[[ Given data open ]]

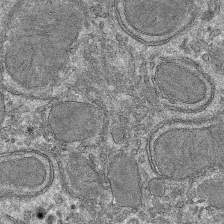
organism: Mouse
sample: Mouse hepatocytes
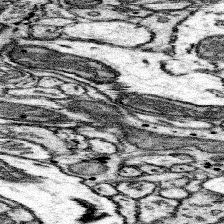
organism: Mouse
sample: Somatosensory cortex neuropil
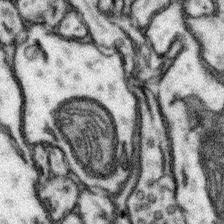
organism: Mouse
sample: Somatosensory cortex neuropil
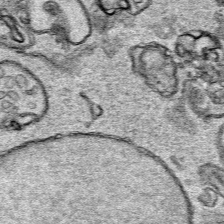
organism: Human
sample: Mitochondria in HCT116 cells
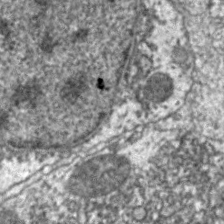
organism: C. elegans
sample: Pharynx
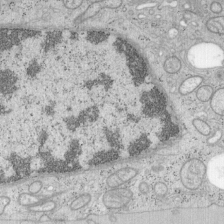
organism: Mouse
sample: OT-I killer T cells with ID8 ovarian cancer cells
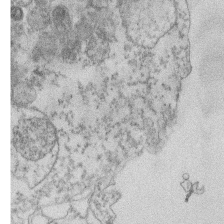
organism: Human
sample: HeLa cell HIV synapse

[[ Given data closed ]]

> _Work task_:
What you should produce is an exact copy of the records, with the pictures left out.

> _Solution_:
organism: Mouse
sample: Mouse hepatocytes
organism: Mouse
sample: Somatosensory cortex neuropil
organism: Mouse
sample: Somatosensory cortex neuropil
organism: Human
sample: Mitochondria in HCT116 cells
organism: C. elegans
sample: Pharynx
organism: Mouse
sample: OT-I killer T cells with ID8 ovarian cancer cells
organism: Human
sample: HeLa cell HIV synapse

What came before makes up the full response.